Plaintiff predicates liability as to the City of Billings on the grounds that the City, in the enforcement of its ordinances, failed to declare the open irrigation ditch here a public nuisance and to order the ditch closed or other protective measures taken by Big Ditch Company to prevent drowning accidents.

Each of the named defendants moved the court for a summary judgment in their respective favors, and the District Court granted summary judgments as to all of the defendants.

Connie Limberhand appeals to this Court from each summary judgment against her. She poses the following issues on appeal:

1. With respect to Big Ditch Company the District Court erred in holding that:

(a) Connie Limberhand had not met the elements of attractive nuisance as a basis of liability against Big Ditch.

(b) Connie Limberhand did not state a cause of action in negligence against Big Ditch.

(c) The City Ordinances place no additional duty or burden upon Big Ditch Company.

2. With respect to the City of Billings, Connie Limberhand argues the District Court erred in holding that the City of Billings was under no duty to act and declare the irrigation ditch a nuisance and require implementation of protective devices.

3. With respect to defendants Nicholsons, Connie Limberhand argues the District Court erred in holding that adjacent landowners owed no duty to the decedent to protect in anyway against drowning accidents on lands adjacent to the Nicholsons' land holdings.

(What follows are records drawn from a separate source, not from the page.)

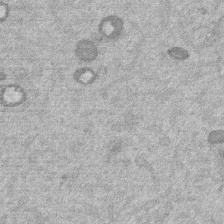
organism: Mouse
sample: Dividing mouse embryo 1 cell stage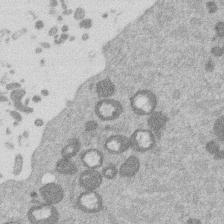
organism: Mouse
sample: Dividing mouse embryo 1 cell stage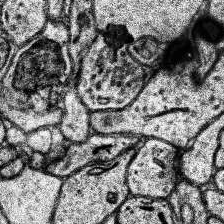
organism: Human
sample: Temporal Lobe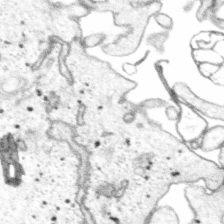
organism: Human
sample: HeLa cells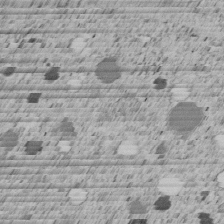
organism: C. elegans
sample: C. elegans embryo early stage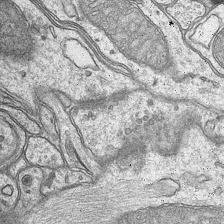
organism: Mouse
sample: CA1 Hippocampus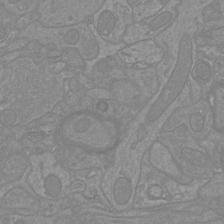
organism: Mouse
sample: Cortical neurons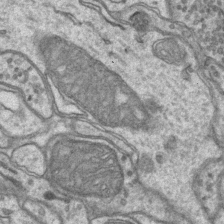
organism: Mouse
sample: CA1 Hippocampus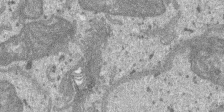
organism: Human
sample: Lung epithelial cells infected with SARS-CoV-2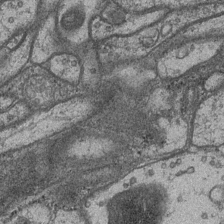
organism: Drosophila
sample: Optic medulla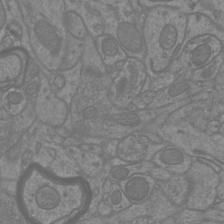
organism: Mouse
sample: Cortical neurons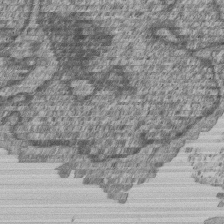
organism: Human
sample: MDA-MB-231 cells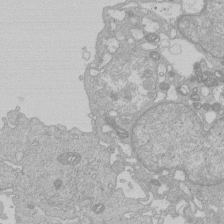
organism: Human
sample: Macrophage cells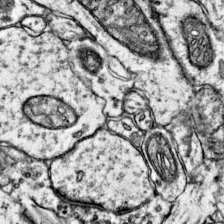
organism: Mouse
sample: Primary visual cortex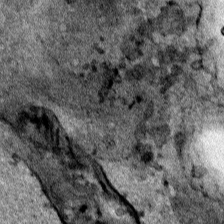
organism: Human
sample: Mitochondria in HCT116 cells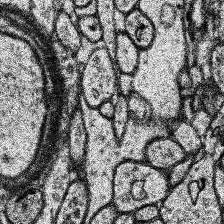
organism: Human
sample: Temporal Lobe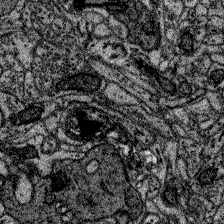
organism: Zebrafish
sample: Larval olfactory bulb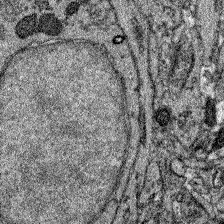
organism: Zebrafish
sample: Larval olfactory bulb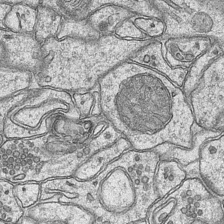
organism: Mouse
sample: CA1 Hippocampus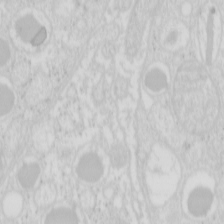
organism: Mouse
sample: Pancreas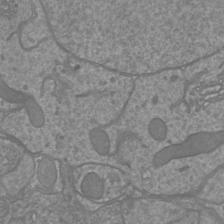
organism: Mouse
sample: Cortical neurons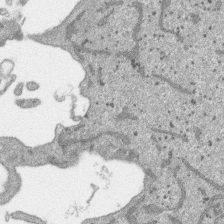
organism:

We affirm the summary judgment granted by the District Court in favor of the City of Billings. We reverse the summary judgments entered in favor of Big Ditch Company and the Nicholsons, and remand to the District Court for further proceedings in accord with this opinion.

I. Big Ditch Company
A. Attractive Nuisance

The doctrine of attractive nuisance is recognized in Montana and we have recognized the Restatement (Second) of Torts Sec. 339 as setting forth the elements necessary to establish an attractive nuisance. Big Man v. State (Mont.1981), 626 P.2d 235, 240, 38 St.Rep. 362, 368; Gagnier v. Curran Construction Company (1968), 151 Mont. 468, 473, 474, 443 P.2d 894, 897, 898; Driscoll v. Clark (1905), 32 Mont. 172, 80 P. 1. Whether the doctrine of attractive nuisance should be applied to drowning incidents in irrigation ditches has not been clearly stated by us.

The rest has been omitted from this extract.